Danach hieß sie Obere Bergstraße (von Oberlößnitz, Niederlößnitz hatte auch eine) und erst ab 1935 trägt sie den heute üblichen Namen Weinbergstraße. Dieser vom Lößnitzbach an nach Osten leicht ansteigende Weg, wie ihn der Maler Moritz Retzsch gesehen und gemalt hat, war schmal und entsprach eher einem Feldweg als einer Straße, machte daher auch keinen Unterschied zwischen Fahrbahn und Fußweg. In historischer Zeit genügte das offenbar den Ansprüchen. Die Gründe dafür, dass man ab 1900 nachdachte, wie man aus dem Sandweg eine Straße machen könne, dürften sowohl mit dem Niedergang des Weinbaus nach der Reblauskatastrophe, einer beginnenden städtebaulichen Verdichtung mit neu entstandenen Wohnhäusern (Villa Jordan u.a.), dem Umbau von ehemaligen Winzerhäusern (Haus Hofmannsberg), dem Neubau gewerblich genutzter Gebäude (wie dem Bilzsanatorium) und auch der beginnenden Entwicklung des Automobilbaus zusammen hängen.
Wir können verallgemeinernd feststellen, dass bei Straßeninstandhaltung und Rekonstruktion selten das Niveau, also die messbare Höhe der Straßenoberfläche vorher und hinterher, gleich bleiben wird, meist sind es Erhöhungen im Zentimeterbereich.

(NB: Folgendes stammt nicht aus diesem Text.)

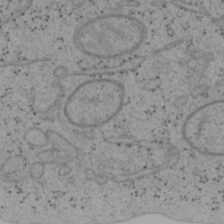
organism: Human
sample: HeLa cells
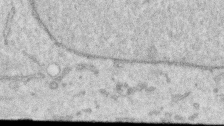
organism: Human
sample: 1205lu cells
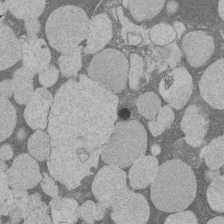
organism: Rat
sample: Salivary granule
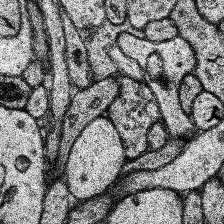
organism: Human
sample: Temporal Lobe
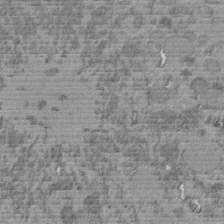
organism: C. elegans
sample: C. elegans embryo early stage
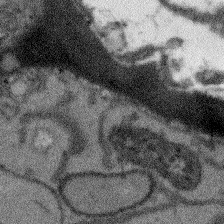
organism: Arabidopsis thaliana
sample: Root tip
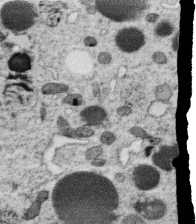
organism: C. elegans
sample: C. elegans oocyte; sperm cells
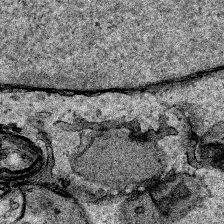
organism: Human
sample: Mitochondria in HCT116 cells
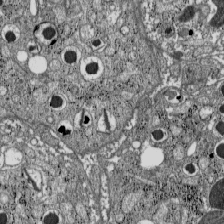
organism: C57BL Mouse
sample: Pancreatic islet
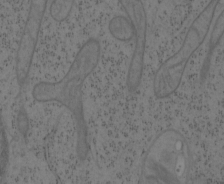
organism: Mouse
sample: OT-I killer T cells with ID8 ovarian cancer cells
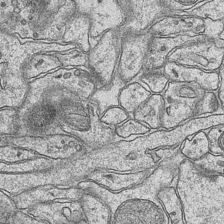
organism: Mouse
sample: CA1 Hippocampus
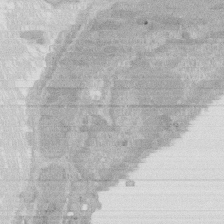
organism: Rat
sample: Salivary granule
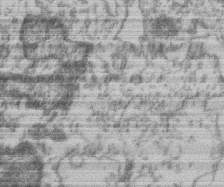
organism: Mouse
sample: T cell stromal cell synapse
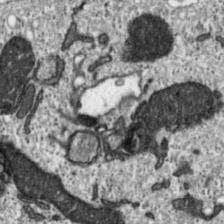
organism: Toxoplasma gondii
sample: Parasites in a vacuole inside a host cell
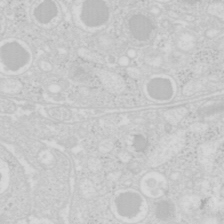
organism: Mouse
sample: Pancreas
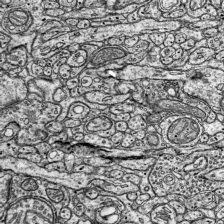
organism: Mouse
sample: Visual Cortex
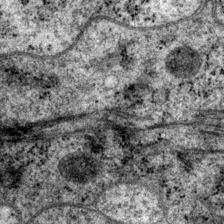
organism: P. pacificus
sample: Pharynx
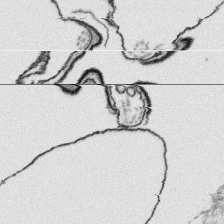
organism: Platynereis dumerilii
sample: Parapodia
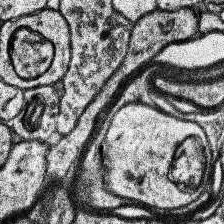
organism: Human
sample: Temporal Lobe
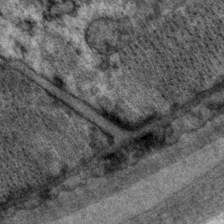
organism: P. pacificus
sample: Pharynx
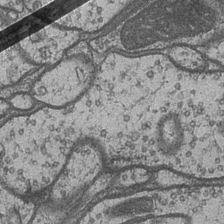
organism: Drosophila
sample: Optic medulla
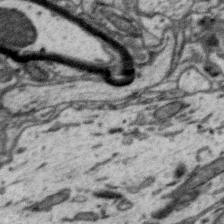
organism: Zebra finch
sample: Brain
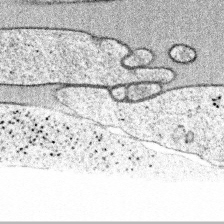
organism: Human
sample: HeLa cells
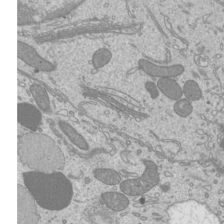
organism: Mouse
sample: Cilia; mouse epididymis
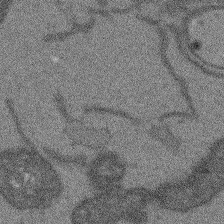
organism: Arabidopsis thaliana
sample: Root tip

Aber das Niveau ändert sich über Jahrzehnte und Jahrhunderte auch durch natürliche Einflüsse wie Ausschwemmungen oder Ablagerungen nach Regengüssen oder auch Ablagerungen von Humus und Schmutz, von willkürlichen Veränderungen seitens der Anlieger ganz abgesehen.
Ich weiß nicht, wie der Straßenbau der Oberen Bergstraße von 1904 endete, ob es damals schon eine Asphaltdecke gab oder erst später. Auf jeden Fall wurde an mindestens zwei Stellen der Straße der Weg deutlich aufgefüllt, also die Straße höher gelegt. Das erkennt man noch heute, wenn man genau hinschaut jeweils am Anfang und am Ende der Weinbergstraße. Es könnte sicherlich zum einen an dem Wunsch nach einem kontinuierlichen Straßengefälle und zum anderen an besseren Anbindungen einmündender Straßen gelegen haben. Am Lößnitzbach, von dem wir annehmen dürfen, dass er nach Verlassen des Lößnitzgrundes hier über die Jahre Schwemmland abgelagert hat, also im Spiegel angestiegen ist, könnte der alte Weg im Bereich der Kreuzung mit der Lößnitzgrundstraße inzwischen um etwa einen Meter tiefer gelegen haben. Dieses Problem dürfte sich mit dem Bau des Bahndammes der Schmalspurbahn 1884 noch deutlicher abgezeichnet haben.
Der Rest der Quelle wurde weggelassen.